Cinge-se a controvérsia, portanto, à verificação da regularidade da contratação e, consequentemente, dos descontos realizados.
A parte autora alegou que jamais solicitou ou autorizou o contrato de refinanciamento de empréstimo consignado realizado pelo réu. Informou, ainda, ser portadora de transtorno afetivo bipolar e necessitar de assistência permanente.
A parte requerida, por sua vez, afirma que o contrato nº 509613419 foi regularmente celebrado pela autora, bem como que a requerente possui plena capacidade civil e responde por seus atos, uma vez que o laudo pericial juntado aos autos foi produzido exclusivamente para fins previdenciários, com o objetivo de avaliar a capacidade laborativa da autora perante o INSS, sem que tenha sido interditada ou possua curador judicialmente nomeado.
Assiste razão à parte requerida, pois o laudo anexado aos autos não comprova que a autora seja incapaz para a prática dos atos da vida civil, mas apenas que apresenta incapacidade para o exercício de atividades laborais. Todavia, tal circunstância não desincumbe a parte requerida do ônus de comprovar a regularidade e a legalidade da contratação do empréstimo impugnado.
Nos presentes autos, a parte requerida se desincumbiu satisfatoriamente do ônus probatório que lhe competia.
A instituição financeira requerida acostou aos autos telas sistêmicas internas e documentos referentes à operação impugnada, nos quais constam a identificação da parte autora, os dados bancários, a data e a hora da contratação do empréstimo, qual seja, 12/01/2026, às 13h55min, o número da operação, o valor contratado, a quantidade e o valor de cada parcela, bem como os mecanismos de autenticação utilizados, quais sejam, biometria facial e assinatura digital.
Ademais, consta dos autos comprovante de transferência do saldo liberado, no valor de R$ 3.832,89 (três mil, oitocentos e trinta e dois reais e oitenta e nove centavos), diretamente para a conta bancária da parte autora, em 14/01/2026. Posteriormente, esse valor foi efetivamente transferido da conta bancária de titularidade da autora para conta de terceiros, circunstância que não encontra correspondência nas alegações da requerente de que não recebeu nem usufruiu do numerário.
Imperioso ressaltar que as telas sistêmicas internas, por si sós, devem ser analisadas com cautela, uma vez que se trata de provas produzidas unilateralmente. Entretanto, no presente caso, tais documentos estão acompanhados de outros elementos de convicção, conforme acima exposto.

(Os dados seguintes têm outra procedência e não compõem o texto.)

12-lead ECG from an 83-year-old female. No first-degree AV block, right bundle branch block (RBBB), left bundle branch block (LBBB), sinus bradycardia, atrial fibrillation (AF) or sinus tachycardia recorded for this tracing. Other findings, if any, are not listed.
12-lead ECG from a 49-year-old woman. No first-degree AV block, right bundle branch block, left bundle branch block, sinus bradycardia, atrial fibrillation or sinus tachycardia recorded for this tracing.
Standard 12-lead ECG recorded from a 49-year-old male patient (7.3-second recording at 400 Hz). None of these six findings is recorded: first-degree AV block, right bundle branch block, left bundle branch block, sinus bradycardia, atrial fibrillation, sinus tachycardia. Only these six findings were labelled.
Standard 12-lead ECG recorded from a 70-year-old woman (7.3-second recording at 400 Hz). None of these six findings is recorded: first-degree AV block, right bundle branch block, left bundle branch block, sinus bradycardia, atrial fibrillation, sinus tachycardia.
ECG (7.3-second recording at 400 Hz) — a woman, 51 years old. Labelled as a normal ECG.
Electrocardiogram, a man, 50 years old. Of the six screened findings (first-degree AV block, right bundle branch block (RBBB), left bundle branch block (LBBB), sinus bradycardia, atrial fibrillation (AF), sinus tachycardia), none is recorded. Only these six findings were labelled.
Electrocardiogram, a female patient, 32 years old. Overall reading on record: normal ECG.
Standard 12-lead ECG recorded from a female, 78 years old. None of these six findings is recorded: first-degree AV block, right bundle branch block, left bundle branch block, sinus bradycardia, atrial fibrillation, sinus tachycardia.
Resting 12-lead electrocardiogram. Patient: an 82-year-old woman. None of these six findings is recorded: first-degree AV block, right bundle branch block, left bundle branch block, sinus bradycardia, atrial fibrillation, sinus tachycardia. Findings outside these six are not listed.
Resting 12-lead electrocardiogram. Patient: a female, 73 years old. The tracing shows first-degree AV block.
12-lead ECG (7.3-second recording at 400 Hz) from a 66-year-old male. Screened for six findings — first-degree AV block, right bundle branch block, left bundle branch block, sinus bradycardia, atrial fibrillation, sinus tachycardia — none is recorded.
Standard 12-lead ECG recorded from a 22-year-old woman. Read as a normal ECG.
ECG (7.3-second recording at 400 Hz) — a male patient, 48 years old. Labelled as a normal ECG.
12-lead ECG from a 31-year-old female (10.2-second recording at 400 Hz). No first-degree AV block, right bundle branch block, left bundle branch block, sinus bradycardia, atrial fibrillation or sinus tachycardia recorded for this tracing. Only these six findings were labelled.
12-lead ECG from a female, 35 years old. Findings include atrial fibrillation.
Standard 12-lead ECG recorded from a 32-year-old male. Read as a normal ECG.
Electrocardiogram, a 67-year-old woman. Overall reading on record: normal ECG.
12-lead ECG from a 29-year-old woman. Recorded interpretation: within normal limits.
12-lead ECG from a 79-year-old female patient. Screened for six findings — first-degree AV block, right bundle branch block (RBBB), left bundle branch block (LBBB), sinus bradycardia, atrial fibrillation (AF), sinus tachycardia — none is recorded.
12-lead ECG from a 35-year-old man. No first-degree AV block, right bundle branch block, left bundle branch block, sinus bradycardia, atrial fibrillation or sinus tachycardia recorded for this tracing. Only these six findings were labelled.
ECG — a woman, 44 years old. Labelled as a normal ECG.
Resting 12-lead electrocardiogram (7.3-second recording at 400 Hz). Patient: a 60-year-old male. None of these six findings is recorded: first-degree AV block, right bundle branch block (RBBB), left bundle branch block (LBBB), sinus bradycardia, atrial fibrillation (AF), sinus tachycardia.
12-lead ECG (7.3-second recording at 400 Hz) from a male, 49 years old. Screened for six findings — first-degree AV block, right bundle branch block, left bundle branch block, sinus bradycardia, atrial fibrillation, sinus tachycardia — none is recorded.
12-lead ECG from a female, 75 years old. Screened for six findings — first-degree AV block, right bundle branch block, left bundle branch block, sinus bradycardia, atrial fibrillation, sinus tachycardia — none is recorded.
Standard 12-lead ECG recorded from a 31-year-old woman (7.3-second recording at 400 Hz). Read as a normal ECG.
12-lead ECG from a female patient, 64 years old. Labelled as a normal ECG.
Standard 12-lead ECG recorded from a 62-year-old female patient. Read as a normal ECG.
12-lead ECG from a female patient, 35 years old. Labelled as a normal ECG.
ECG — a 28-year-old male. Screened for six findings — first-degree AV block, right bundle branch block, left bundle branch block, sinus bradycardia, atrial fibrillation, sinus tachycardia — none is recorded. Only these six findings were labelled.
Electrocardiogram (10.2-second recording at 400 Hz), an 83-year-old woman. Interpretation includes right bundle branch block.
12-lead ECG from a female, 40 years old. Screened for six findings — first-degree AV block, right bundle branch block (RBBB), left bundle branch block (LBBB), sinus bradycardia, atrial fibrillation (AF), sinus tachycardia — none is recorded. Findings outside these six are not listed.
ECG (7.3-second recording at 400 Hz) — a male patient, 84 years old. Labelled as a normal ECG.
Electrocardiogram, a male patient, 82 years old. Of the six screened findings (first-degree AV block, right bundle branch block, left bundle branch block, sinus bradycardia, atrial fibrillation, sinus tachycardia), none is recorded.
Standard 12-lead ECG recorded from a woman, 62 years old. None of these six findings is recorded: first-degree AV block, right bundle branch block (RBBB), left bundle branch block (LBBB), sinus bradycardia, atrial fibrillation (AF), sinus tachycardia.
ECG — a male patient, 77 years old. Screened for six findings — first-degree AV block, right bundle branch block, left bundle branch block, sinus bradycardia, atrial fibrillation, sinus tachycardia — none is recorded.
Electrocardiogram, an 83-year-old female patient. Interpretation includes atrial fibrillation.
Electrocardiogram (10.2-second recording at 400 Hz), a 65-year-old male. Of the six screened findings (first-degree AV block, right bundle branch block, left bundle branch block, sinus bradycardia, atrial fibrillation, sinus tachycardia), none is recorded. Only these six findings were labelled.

Tais elementos corroboram a regularidade e a legalidade da operação, pois demonstram que o valor liberado pela instituição financeira ré foi depositado na conta da autora e posteriormente movimentado.
Nesse sentido já decidiu o Egrégio Tribunal de Justiça:
EMENTA: DIREITO CIVIL E PROCESSUAL CIVIL. APELAÇÃO CÍVEL. AÇÃO DECLARATÓRIA DE NULIDADE DE NEGÓCIO JURÍDICO CUMULADA COM REPETIÇÃO DE INDÉBITO E INDENIZAÇÃO POR DANOS MORAIS. EMPRÉSTIMO CONSIGNADO. CONTRATAÇÃO ELETRÔNICA. VALIDADE DA ASSINATURA ELETRÔNICA. REGULARIDADE DA OPERAÇÃO. REFORMA DA SENTENÇA. RECURSO PRINCIPAL PROVIDO. RECURSO ADESIVO PREJUDICADO.
I. CASO EM EXAME
1. Apelações interpostas contra sentença que, em ação declaratória de nulidade de negócio jurídico cumulada com repetição de indébito e pedido indenizatório, declarou nulo contrato de empréstimo consignado, determinou a restituição de valores, condenou a instituição financeira ao pagamento de indenização por danos morais e autorizou compensação de valores. A instituição financeira requereu a reforma integral da sentença para julgamento de improcedência dos pedidos. A autora interpôs recurso adesivo visando à majoração da indenização por danos morais e dos honorários advocatícios.
(...)
IV. DISPOSITIVO E TESE
7. Preliminar de ofensa ao princípio da dialeticidade rejeitada. Recurso da instituição financeira provido para reformar a sentença e julgar improcedentes os pedidos iniciais. Recurso adesivo prejudicado.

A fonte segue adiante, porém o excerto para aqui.